Strangely it is important to note that jealousy can at times be of benefit to a relationship. Yes, this is unbelievable but true. Fear of losing something dear can cause us to work more diligently to hold onto it. Virtually any time that people work in a positive manner toward building and maintaining a healthy relationship this is a good thing. If it is jealousy that evokes this healthy change then the jealousy can indeed a good thing.

Unfortunately it is generally the negative side of jealousy that we most often see. Anger, fear, and insecurity used to the extreme in a manner that is hurtful to the other partner.

Rather than jealousy being a positive force in repairing the small fractures in a relationship it too often serves to create further hurtful emotions. This then tends to add increased obstacles within the relationship for the couple to overcome. 

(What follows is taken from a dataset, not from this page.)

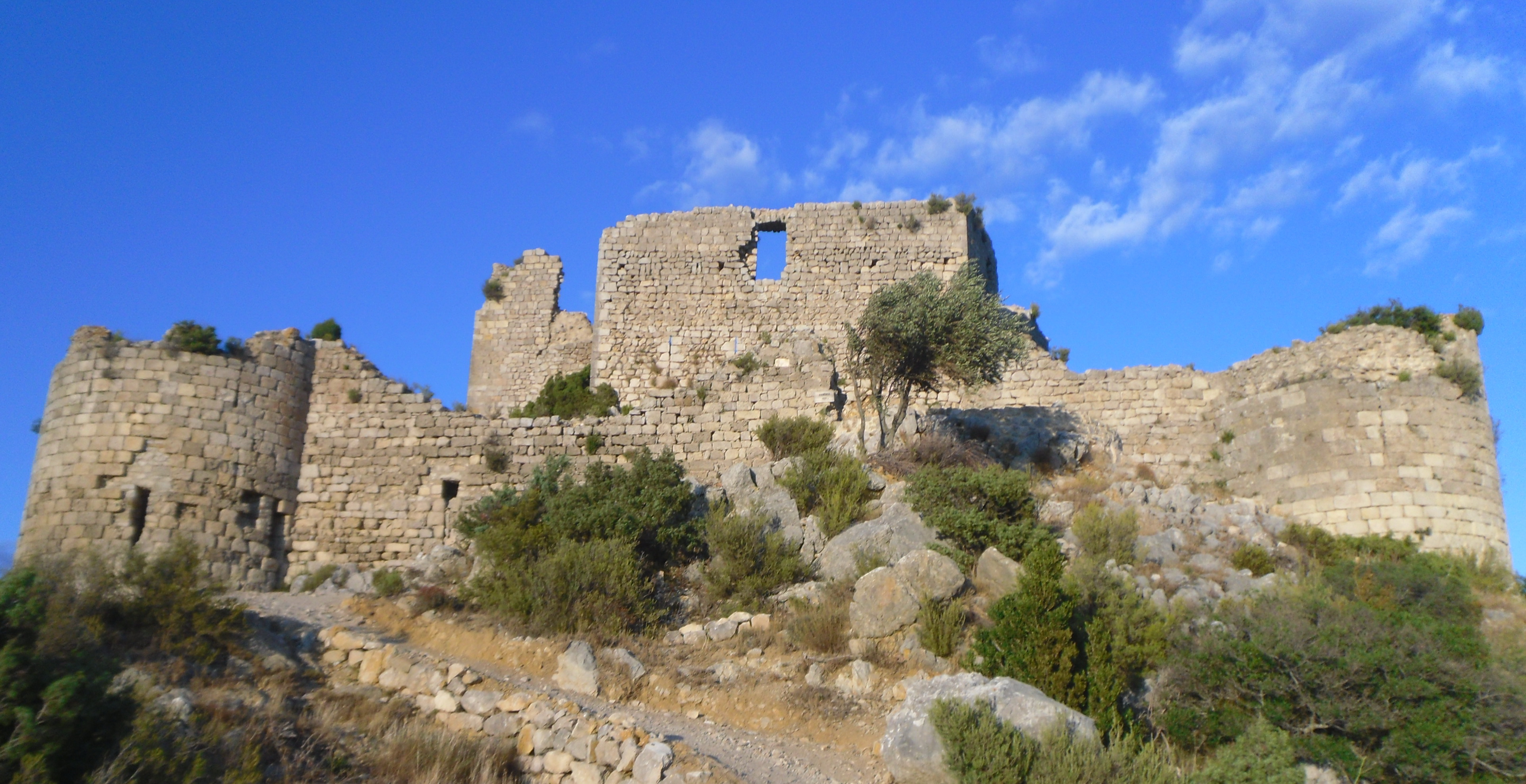 Fort d'Aguilar à Tuchan (Aude)

So is jealousy a good or a bad thing? It is your relationship and it is your choice as to whether you will use the signs of jealousy as something to help repair your relationship or to end it.

When jealousy displays itself in violence then it is an absolutely unacceptable emotion and must be dealt with as such. Emotional or physical abuse is never acceptable within a relationship.

There is a line in every social partnership that is not acceptable for either partner to cross. If insecurity is displayed in extreme anger or in physical violence then it may be time to re-evaluate the relationship. It is time to either walk away or to seek professional counselling. 

A violent anger toward someone that you profess to love is never acceptable under any circumstance and is certainly not an act of love. Love, caring, and consideration for another person would never display itself in physical violence.